Example Rotation matrix

$\theta$ 만큼 이동하는 axes rotation

$$ Q = \begin{bmatrix} cos\theta & -sin\theta \ sin\theta & cos\theta \end{bmatrix}, \qquad Q^T=Q^{-1}= \begin{bmatrix} cos\theta & sin\theta \ -sin\theta & cos\theta \end{bmatrix} $$

Orthogonal: $cos\theta sin\theta - sin\theta cos\theta = 0$
Orthonormal: $sin^2\theta + cos^2\theta = 1$

Example Permutation matrix

$$ \text{If} \quad P = \begin{bmatrix} 0 & 1 & 0 \ 0 & 0 & 1 \ 1 & 0 & 0 \end{bmatrix} \quad \text{then} \quad P^{-1} = P^T = \begin{bmatrix} 0 & 0 & 1 \ 1 & 0 & 0 \ 0 & 1 & 0 \end{bmatrix} $$

기하학적으로 orthogonal matrix $Q$는 rotation matrix와 reflection matrix의 곱이다.

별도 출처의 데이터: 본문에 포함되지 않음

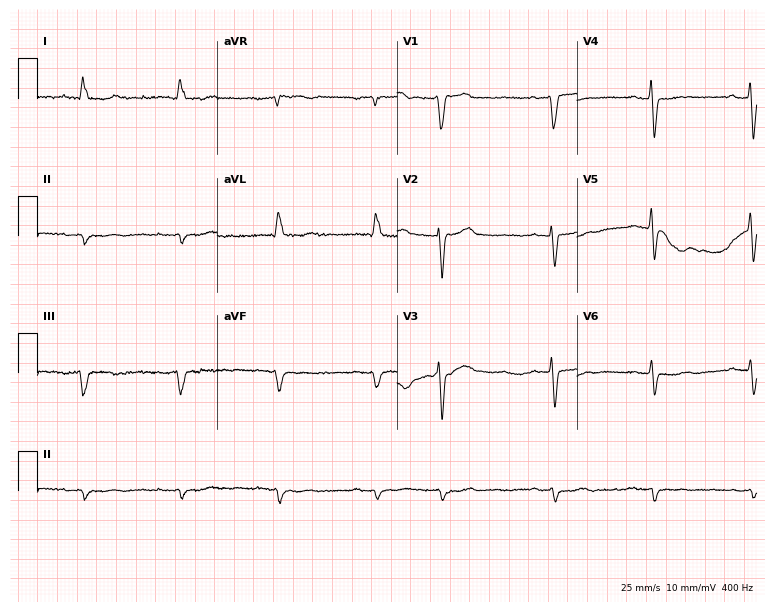
ECG — a male patient, 81 years old. Screened for six findings — first-degree AV block, right bundle branch block, left bundle branch block, sinus bradycardia, atrial fibrillation, sinus tachycardia — none is recorded. Only these six findings were labelled.
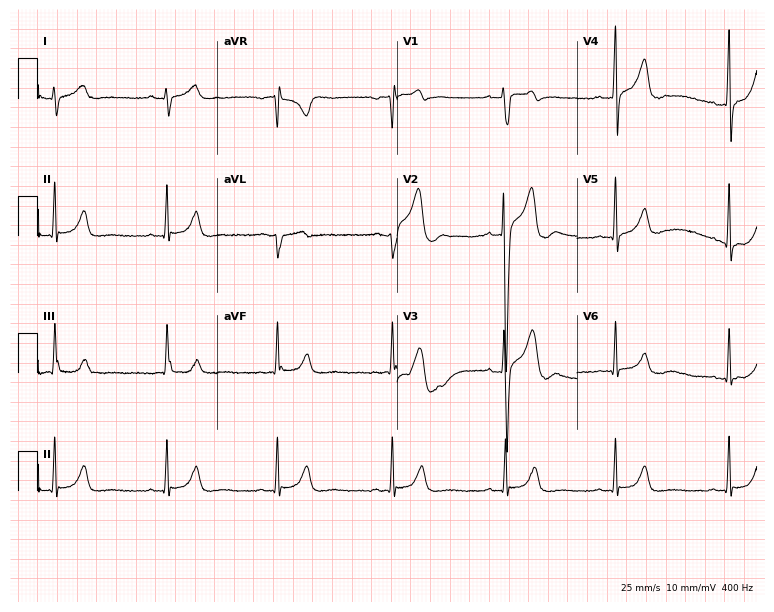
12-lead ECG from a 26-year-old male patient. Labelled as a normal ECG.

Projection matrix는 연산하는 vector의 길이를 줄이지만, Rotation, reflection을 비롯한 orthogonal matrix들은 vector의 길이(length)를 보존한다.

$$ \text{Lengths conservation} \qquad \lVert Qx \lVert = \lVert x \lVert \quad \text {for every vector x.} $$

이는 $Q^TQ = I$이기 때문에 가능하다. $\lVert Qx \lVert^2 = (Qx)^T(Qx) = x^TQ^TQx = \lVert x \lVert^2$

Inner product와 angle 역시 보존된다.

$$ \text{Inner product or angle conservation} \qquad (Qx)^T(Qy) = x^TQ^TQx = x^Tx $$

Basis를 알고 있으면 이를 조합하여 어떤 vector라도 만들어 낼 수 있다. Basis가 orthonormal basis일 경우 이 과정이 매우 간단해진다.

문제는 basis vector의 coefficients를 찾아내는 것이다.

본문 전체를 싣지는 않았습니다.